Es wurden Guidelines geschrieben, Toolkits herausgegeben und sogar der eine oder andere nV-Mitarbeiter soll zu diversen Hausbesuchen aufgebrochen sein. Das Ergebnis war und ist, dass die weitaus meisten Spiele auf nVidia-Hardware gut und meist sogar besser bzw. fehlerfreier als auf der der Konkurrenz liefen. Bis hin zur GeForce4 funktionierte das alles ganz wunderbar - man kam, inklusive der durch verfeinerte Produktionsprozesse möglichen Taktsteigerungen, ziemlich lange mit den eigenen Grundlagen (den sagenumwobenen Register Combiners) aus und erweiterte hier eine Einheit oder erhöhte dort ein wenig die Parallelität.

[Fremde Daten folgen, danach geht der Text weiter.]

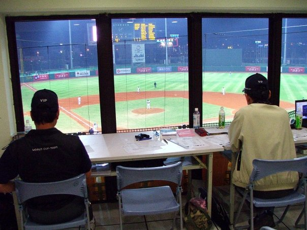 Postazione del classificatore ufficiale allo stadio Intercontinentale di Taichung (Taiwan)
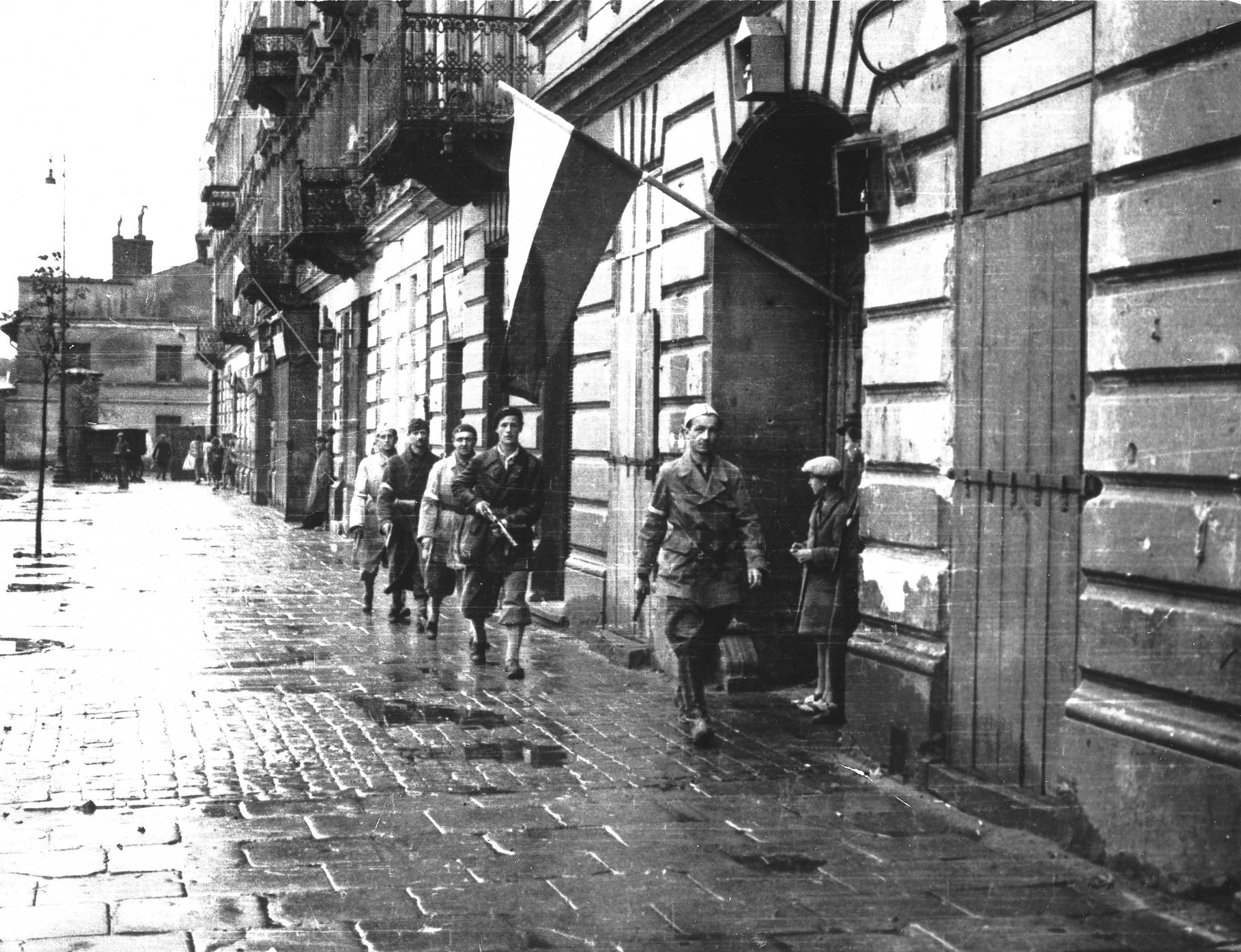 Początek sierpnia 1944. Patrol porucznika Stanisława Jankowskiego "Agatona" z batalionu "Pięść" na pl. Kazimierza Wielkiego w drodze do Śródmieścia. Od prawej kolejno kamienice: pl. Kazimierza Wielkiego 8, 10 i 12, w tle po lewej budynek na posesji Wronia 3. Idą od prawej: Stanisław Jankowski ps. Agaton, Witold Abrożewicz ps. Witek, Kazimierz M. Piechotka ps. Jacek, Leon Putowski ps. Pakulski i Wojciech Bernatowicz ps. Marek. Opis sytuacji, w jakiej wykonano zdjęcie, znajduje się w książce: S. Jankowski „Agaton”, Z fałszywym ausweisem... Tom 2, s. 231. Nazwiska osób: na podstawie podpisu pod fotografią między s. 224 i 225. Uwaga, z treści książki S. Jankowskiego wynika, że fotografia została wykonana po 1 sierpnia 1944

Mit dem nV30 sollte aber nun ein deutlich erweitertes Design auf den Markt geworfen werden. Dem Marketing glaubend, würde es der Meilenstein in der Geschichte der 3D-Grafik.

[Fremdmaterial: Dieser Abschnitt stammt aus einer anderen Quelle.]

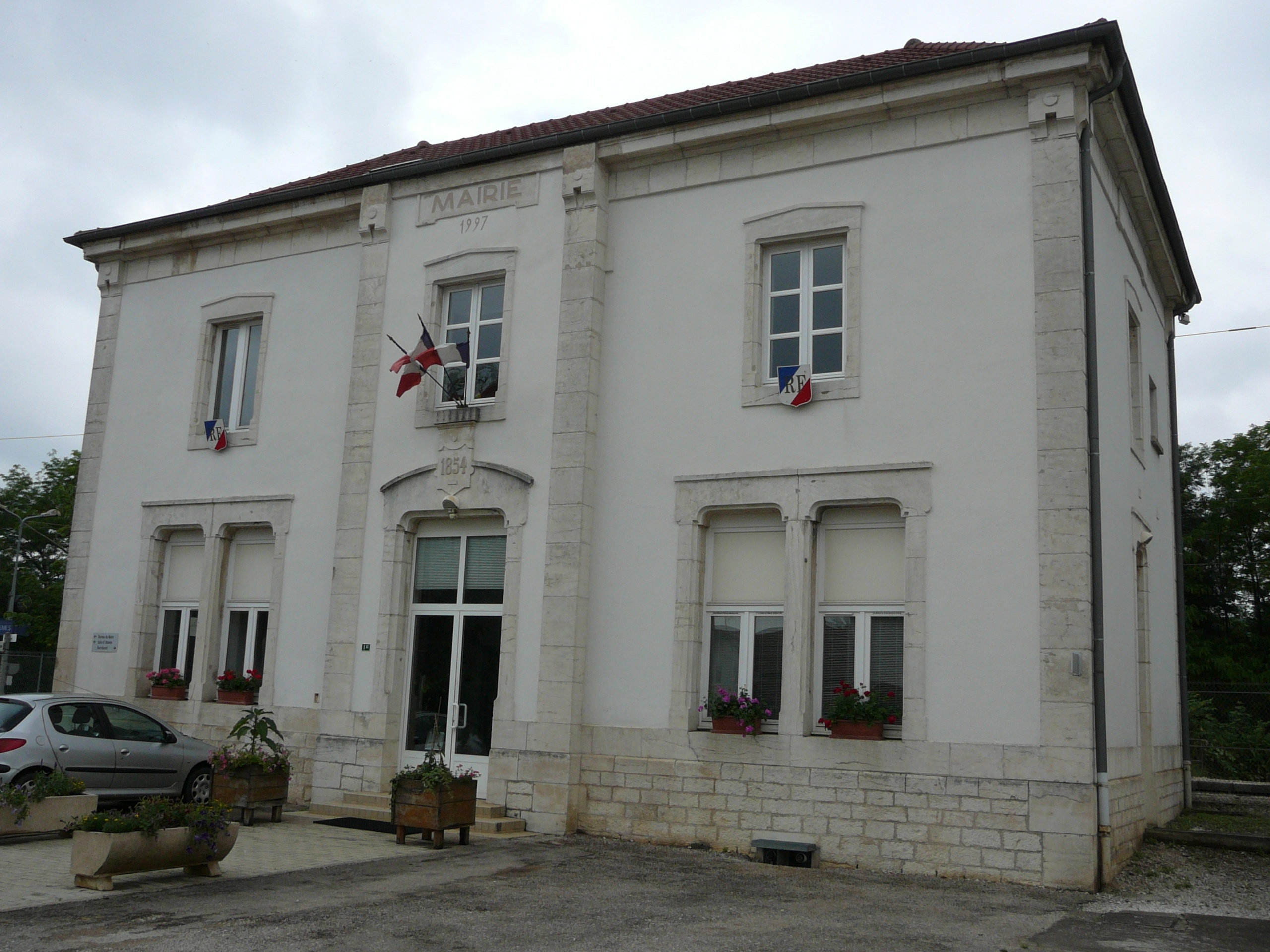 Gare de Dannemarie-Velesmes, vue côté cour

Leider schien sich relativ frühzeitig herauszukristallisieren, dass man nicht so einfach alle althergebrachten Einheiten über Bord werfen und Kraft der CineFX-Engine einfach emulieren konnte, ohne dabei entscheidend an Geschwindigkeit zu verlieren. Eine Analogie zur ehemals marktbeherrschenden Firma 3dfx, von nVidia zwischenzeitlich aufgekauft, drängt sich dem interessierten Leser auf.

... vom Ende

Developer Support: Vom Segen zum Fluch

Hier kam meiner Meinung nach der erste, entscheidende Einschnitt, der das erste Re-Design des nV30 nötig machte: Anstelle von echten acht Pipelines (oder zwei Pixelprozessoren), konnte man unter den Gegebenheiten nur einen neuen Shadercore einbauen. Den Rest der zur Verfügung stehenden Transistoren im neuen Design brauchte man für Register Combiner usw., so dass auch die aktuellen Spiele in gewohnter Manier laufen, da selbst zwei der neuen Pixelprozessoren bei der geplanten Taktrate von etwa 400MHz nicht schnell genug gewesen wären, die "veralteten" GeForce 4 Ti in für sie hochoptimierten Spielen und Benchmarks auszustechen.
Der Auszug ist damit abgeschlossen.